Published by Poetrywalla, An Imprint of Papwerwala Publishing

Excerpt: It Remains To Be Said

Memorys rot, a souls deep yearning from behind glass, confronts decaying patriarchal structures, forging resilient words within the bodys fragile, failing anchors.

Room 1101, Case 6870, A Survivor’s Case History

  1. Her blood drags.

           Its multiple anchors drop

           but do not hold.

           She says her body tells her

           they’ll take their time, they always do,

           but who wants to know?

  1. Aasté, wardboy, aasté

           I say through glass.

           I smell blood, someone else’e—

           her husband’s—who’s down in the mouth, but lets

           nurse lean her needle in.

           I’m told its inflow will make her strong,

           fuse the anchors she’s thrown into one.
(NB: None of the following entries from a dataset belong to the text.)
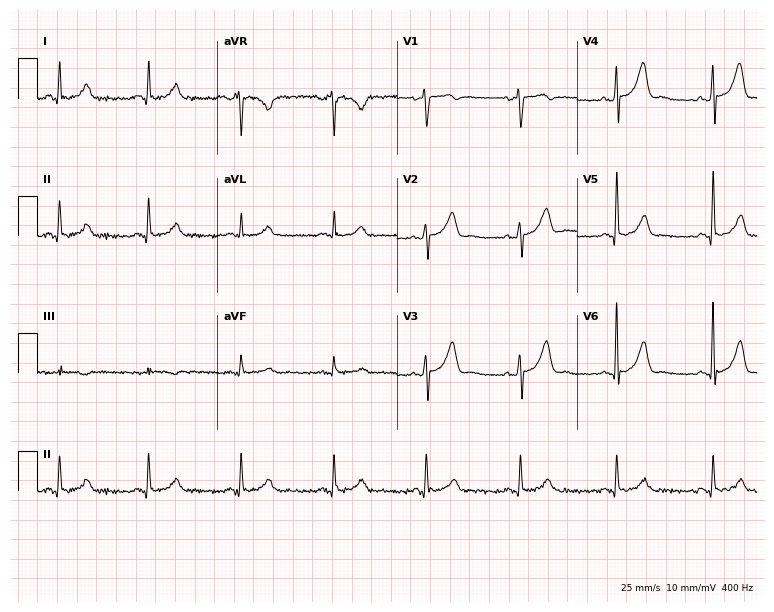
Resting 12-lead electrocardiogram (7.3-second recording at 400 Hz). Patient: a 48-year-old female. Read as a normal ECG.
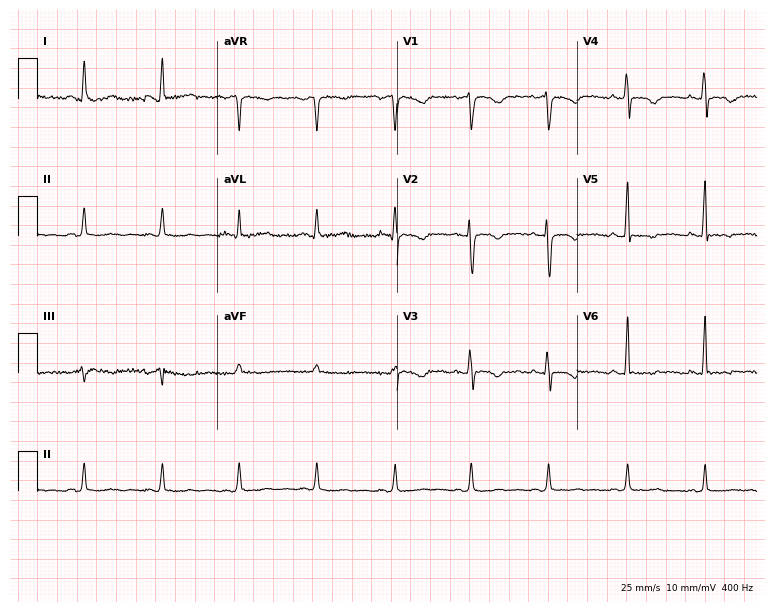
12-lead ECG (7.3-second recording at 400 Hz) from a woman, 45 years old. Screened for six findings — first-degree AV block, right bundle branch block, left bundle branch block, sinus bradycardia, atrial fibrillation, sinus tachycardia — none is recorded.
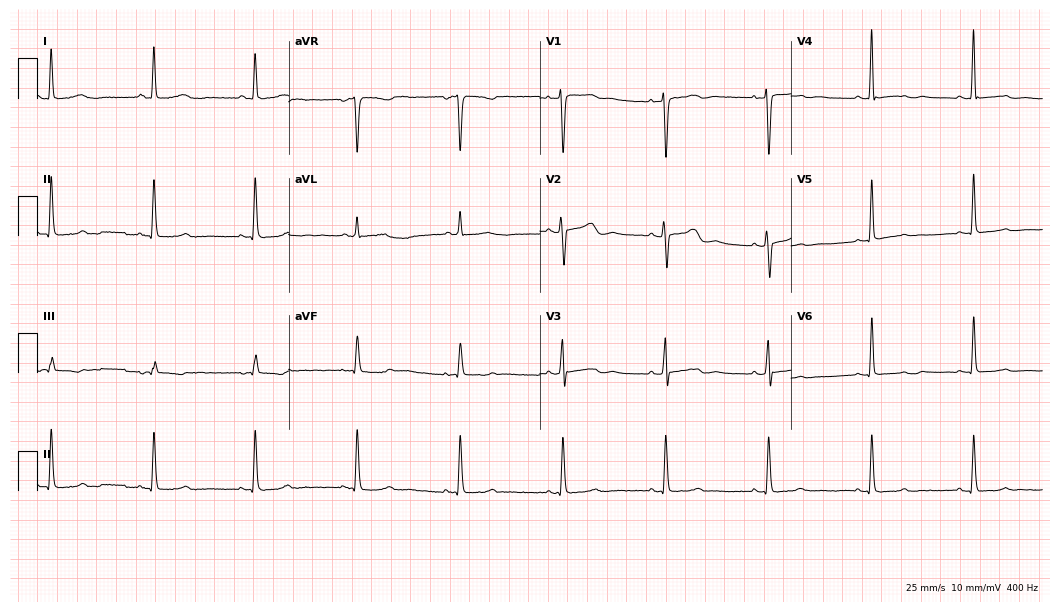
Standard 12-lead ECG recorded from a 58-year-old female (10.2-second recording at 400 Hz). Read as a normal ECG.

           Since we no longer get her drift,

           please, god of healing, don’t dilly-dally nor click

           in boredom your tongue.

           Throw your weight on that anchor and make it stick.

  1. Patient found naked

           Don’t put it on me again, this weave of cotton

           that set me aflame, this hospital gown.

           Attached by frail-winged thongs

           to a pit in my stomach, my strands of muscle

           may soon come apart, expose me

           as carrion gone rotten.

           We’ve been set up, put upon

           by a new breed of spinners, of quacks

           with their chakras, their mumbos, their jumbos.

           Fresh whacks of misfortune assail me, doctor,

           Leave me out of it, dear, out of it all

           and this hospital gown

  1. On a bed

           Like a boat pulled ashore

           our plants malnourished, this hospital cures.

           From time to time on tides that wobble it just

           before dawn,

           her head fills with water

           remembered, its flow, its feed.

           Alive with rot, rich with bacteria,

           from it her good words rise.